By Tony Collins
MPs are criticising offers to hospitals under which they install the CSC Lorenzo system under the National Programme for IT in return for cash incentives, said The Times yesterday.
The Times’ headline was “Hospitals offered cash to take ‘cowboy’ IT system”, a reference to criticism by Margaret Hodge, the chairman of the Public Accounts Committee after the commitee published a report on the National Programme for IT.
The paper said that CSC will pay hospitals millions of pounds in “signing-on” fees to use the Lorenzo patient administration system, which was developed under the NPfIT.
Graham Frost, sales director for CSC health, is quoted as saying to eHealth Insider that the company has had a “huge rush of trusts enquiring about the incentive fund” and was expecting 24 to sign up.

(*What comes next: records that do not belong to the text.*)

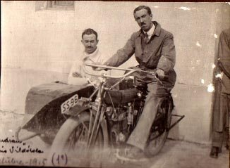 Ejemplo de side-car Indian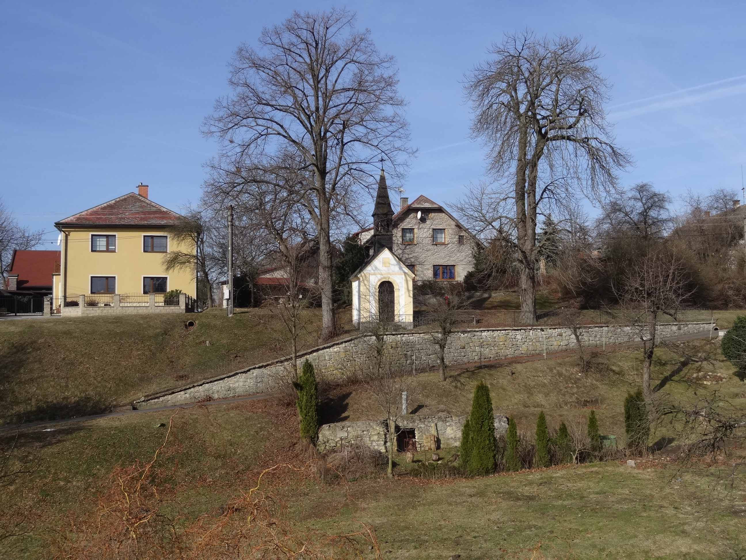 Kaplička se zvoničkou, v centru obce, Žďárek.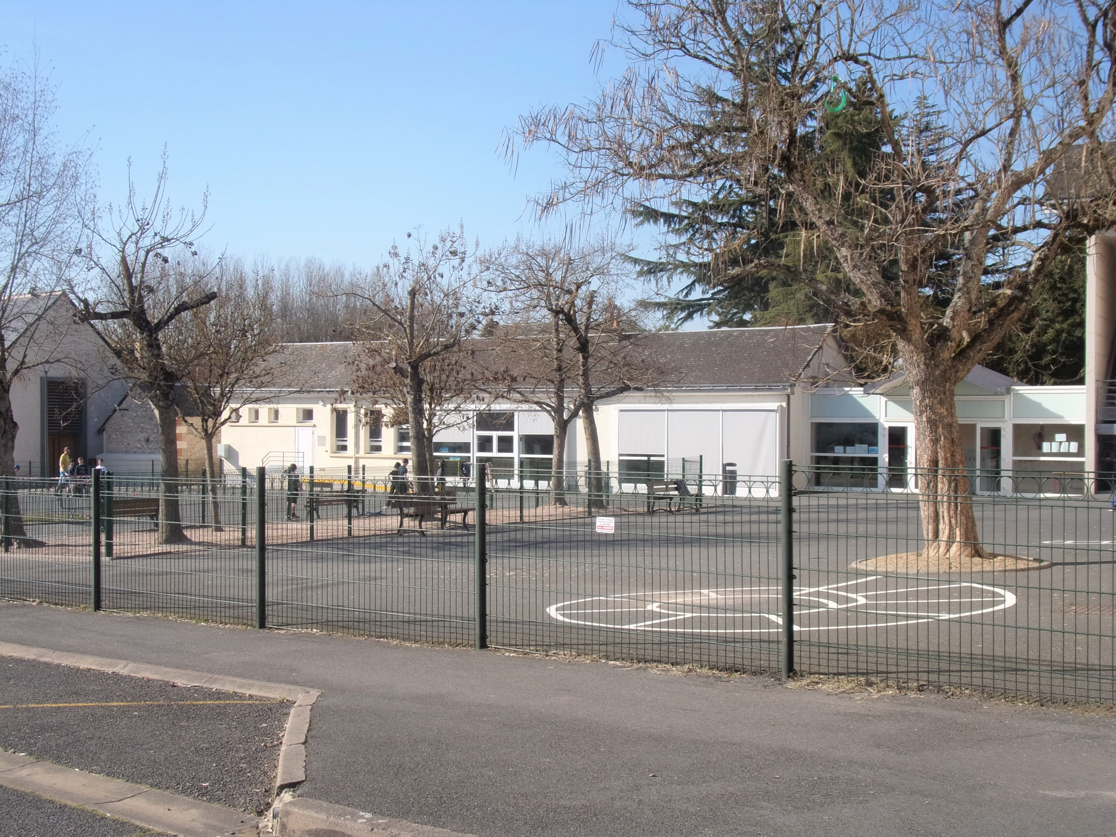 Ecole élémentaire des Varennes à Veigné

They could “call on this kitty for initial expenses”.
Richard Bacon, a member of the Public Accounts Committee who has made a plethora of disclosures on failures of the NPfIT, was quoted by The Times as saying that if hospitals came to him for advice he would urge them not to take the system.
Hodge was quoted as saying: “If this is true, it’s a mind-boggling waste. I just cannot believe the NHS is bribing trusts to take on an IT system which is known to have problems at a time when they are struggling to reduce their budgets.”
The Department of Health says: “We have made some central funding available for trusts implementing Lorenzo to help cover the costs”. The funding depends on a robust business case, said the department’s spokesperson.
Comment:
So much for the dismantling of the NPfIT. In reality the Department of Health is using its influence and financial power to drag the wagon of the national programme along on its bare axles. It has from the start.
If CSC can afford t0 pay large cash incentives to trusts and still make money from its installations one wonders if, even with cuts on the NPfIT budgets, there is still too money left in the programme. The incentives give CSC an advantage over SMEs in a market that is supposed to be fair and balanced.
The Department of Health should be doing its best to ensure fair and open competition in the NHS – not tipping the scales in favour of one supplier.
Is the NPfIT still doing damage within the NHS – and to taxpayers?
Thank you to Dave Orr for alerting me to the article in The Times
It does not seem to matter what these people do; they are always allowed to do it. How can this be allowed to go on?
Your point about SME’s is well made. However the key obstacle to SME entry is not the big SI’s ‘offering incentives’ but the procurement processes requirement for an SME to have a minimum turnover of £2,000,000. Given the level of scrutiny now being applied no one is going to take the risk as it’s more than their job is worth so the status quo is maintained and NPfIT does a very good impersonation of MRSA.